L’Afrique a de nouveau un roi : le Sénégal. Dans une finale suffocante disputée face au Maroc, pays hôte, les Lions de la Téranga ont arraché la victoire (1-0) au terme des prolongations et conservent leur couronne continentale avec autorité et caractère.
Le destin de cette finale s’est joué sur des détails, des émotions et des nerfs mis à rude épreuve. Il a fallu attendre la 94e minute pour voir Pape Gueye libérer tout un peuple d’une frappe somptueuse, scellant un succès qui restera longtemps gravé dans les mémoires.
Un choc fermé, dominé par la tension
Dès le coup d’envoi, l’enjeu a pesé lourd sur les épaules des vingt-deux acteurs. Le Maroc, porté par son public, cherchait à imposer le tempo. Le Sénégal, solide et discipliné, répondait avec rigueur et expérience. La première période, intense mais verrouillée, a offert peu d’espaces, chaque équipe craignant la moindre erreur.
Au fil des minutes, la pression s’est accentuée. Les occasions se sont multipliées, sans pour autant faire basculer la rencontre.
VAR, colère et chaos passager
La seconde période a fait basculer le match dans une autre dimension. Un but sénégalais, inscrit par Ismaïla Sarr, est d’abord refusé après une faute signalée en amont de l’action. Quelques instants plus tard, une situation litigieuse dans la surface sénégalaise pousse l’arbitre à consulter la VAR. Verdict : penalty pour le Maroc.
La décision provoque une vive contestation. Les Sénégalais expriment leur incompréhension, la rencontre est brièvement interrompue, la tension atteint son paroxysme. Mais le jeu reprend.
Et c’est là que le destin choisit son camp.
Brahim Diaz s’élance… et échoue. Sa tentative trop audacieuse est repoussée par un Édouard Mendy impérial, déclenchant l’explosion de joie du banc sénégalais.
Le coup de grâce signé Pape Gueye
Les prolongations débutent à peine que le Sénégal frappe. Pape Gueye, d’un geste de grande classe, trouve la faille et fait chavirer les tribunes sénégalaises. Un but d’artiste, un but de champion.
Derrière, les Lions de la Téranga font parler leur expérience, verrouillent le jeu, résistent aux derniers assauts marocains et gèrent avec maîtrise une fin de match sous très haute tension.

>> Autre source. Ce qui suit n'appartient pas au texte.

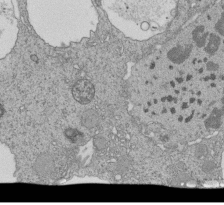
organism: Tetrahymena
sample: Cilia in tetrahymena
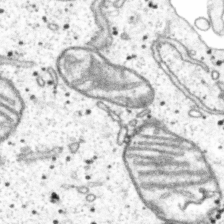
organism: Human
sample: HeLa cells
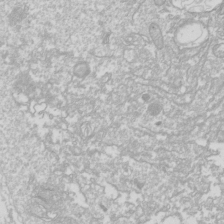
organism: Drosophila
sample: Cell division; meiosis; drosophila spermatocytes
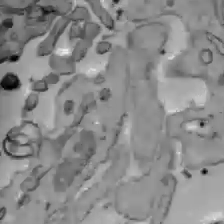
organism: C57BL Mouse
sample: Liver
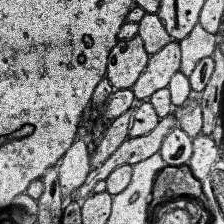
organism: Human
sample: Temporal Lobe
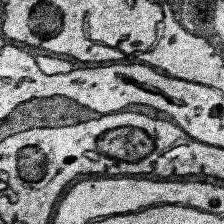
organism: Human
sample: Temporal Lobe
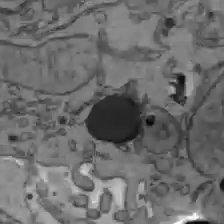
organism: C57BL Mouse
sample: Liver
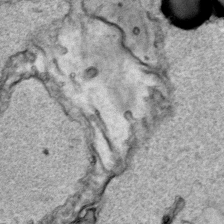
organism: Human
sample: Mitochondria in HCT116 cells
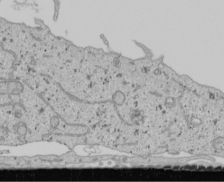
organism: Human
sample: Mitochondria in U2OS cells
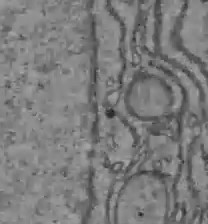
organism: C57BL Mouse
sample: Liver
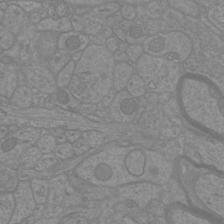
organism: Mouse
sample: Cortical neurons
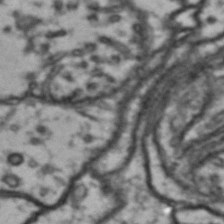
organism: Drosophila
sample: Brain
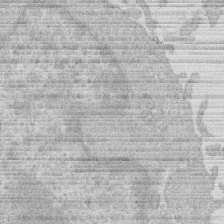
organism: Human
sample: Macrophage cells
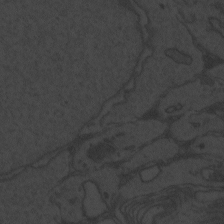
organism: Zebrafish
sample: Macrophage infected with Toxoplasma gondii
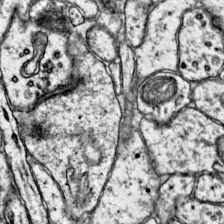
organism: Mouse
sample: Primary visual cortex
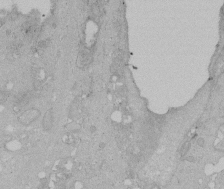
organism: Human
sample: Melanocyte Keratinocyte synapse skin construct
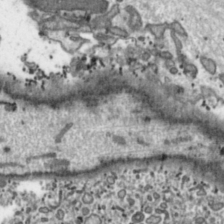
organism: Toxoplasma gondii
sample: Parasites in a vacuole inside a host cell
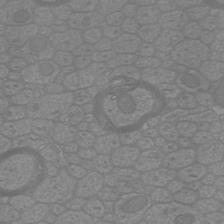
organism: Mouse
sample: Cortical neurons
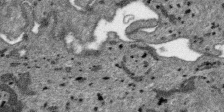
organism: Human
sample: Lung epithelial cells, uninfected (mock) control
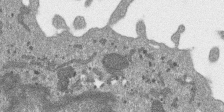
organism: Human
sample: Lung epithelial cells infected with SARS-CoV-2
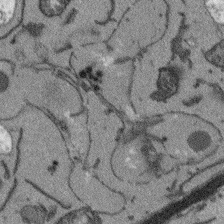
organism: Arabidopsis thaliana
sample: Root tip
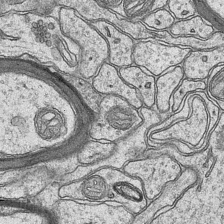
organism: Mouse
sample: CA1 Hippocampus
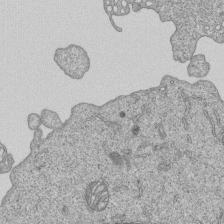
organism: Human
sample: MDA-MB-231 cells
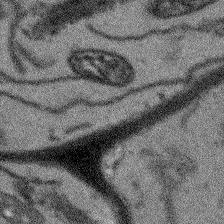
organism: Arabidopsis thaliana
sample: Root tip
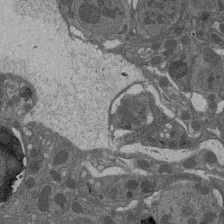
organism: Drosophila
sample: Antenna
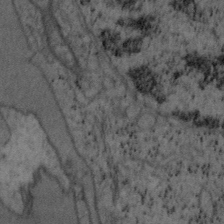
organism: Human
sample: HeLa cells
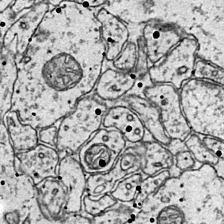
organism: Mouse
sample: Primary visual cortex
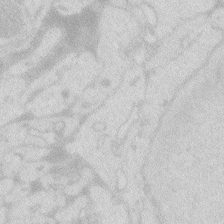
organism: Zebrafish
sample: Macrophage
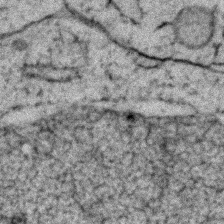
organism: Zebrafish
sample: Zebrafish embryo
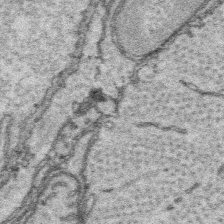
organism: Platynereis dumerilii
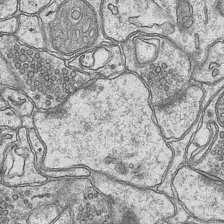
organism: Mouse
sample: CA1 Hippocampus
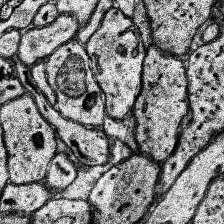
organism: Human
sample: Temporal Lobe
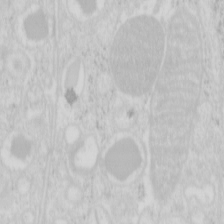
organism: Mouse
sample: Pancreas
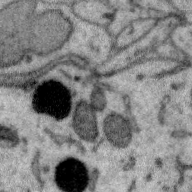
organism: Zebra finch
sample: Brain
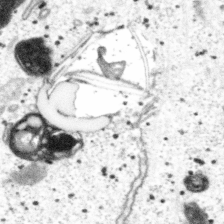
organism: Human
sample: HeLa cells
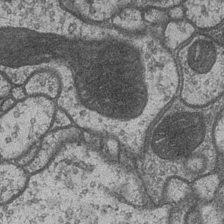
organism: Drosophila
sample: Optic medulla
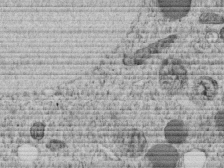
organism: C. elegans
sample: C. elegans embryo early stage
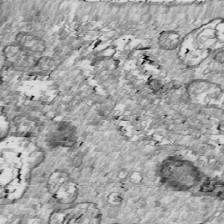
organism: Drosophila
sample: Cell division; meiosis; drosophila spermatocytes
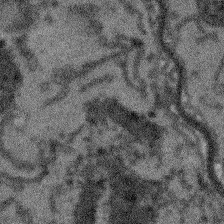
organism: Arabidopsis thaliana
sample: Root tip
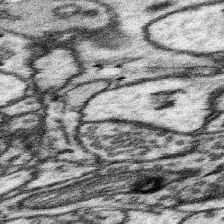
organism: Mouse
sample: Somatosensory cortex neuropil
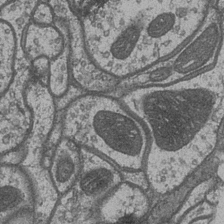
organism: Drosophila
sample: Optic medulla
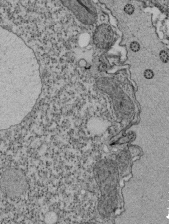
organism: Tetrahymena
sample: Cilia in tetrahymena
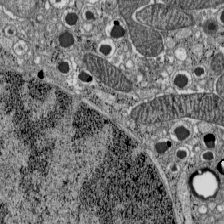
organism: C57BL Mouse
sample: Pancreatic islet
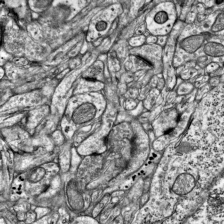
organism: Mouse
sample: Visual Cortex
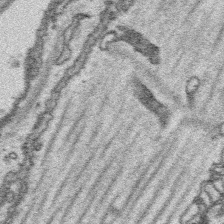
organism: Platynereis dumerilii
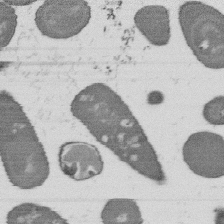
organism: B. subtilis
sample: Bacterial spore
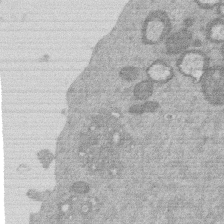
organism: Mouse
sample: Dividing mouse embryo 1 cell stage
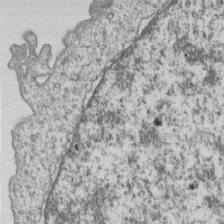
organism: Human
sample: MDA-MB-231 cells
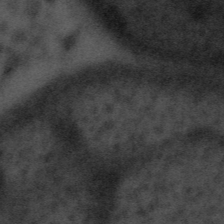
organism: Tuwongella immobilis
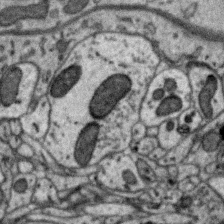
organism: Zebra finch
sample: Brain
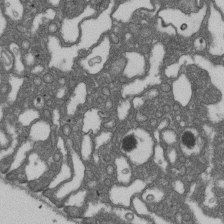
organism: Drosophila
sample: Nephrocyte
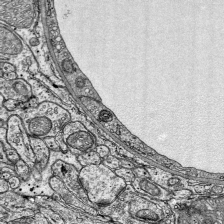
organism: Mouse
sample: Visual Cortex
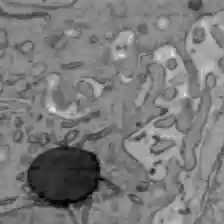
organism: C57BL Mouse
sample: Liver
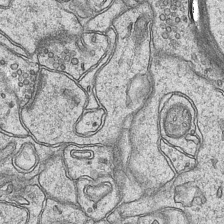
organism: Mouse
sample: CA1 Hippocampus
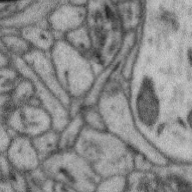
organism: Zebra finch
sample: Brain
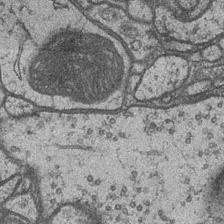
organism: Drosophila
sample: Optic medulla
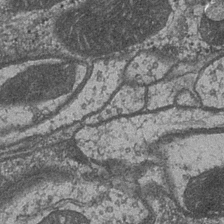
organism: Drosophila
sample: Optic medulla
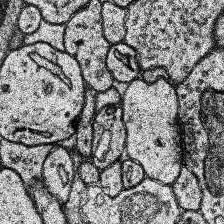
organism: Human
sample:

Mané part par la grande porte
Ce succès consacre une génération exceptionnelle et offre au Sénégal une deuxième étoile continentale. Pour Sadio Mané, figure emblématique de cette équipe, cette victoire a une saveur particulière : celle d’un adieu royal, laissant derrière lui un héritage immense et un pays au sommet de l’Afrique.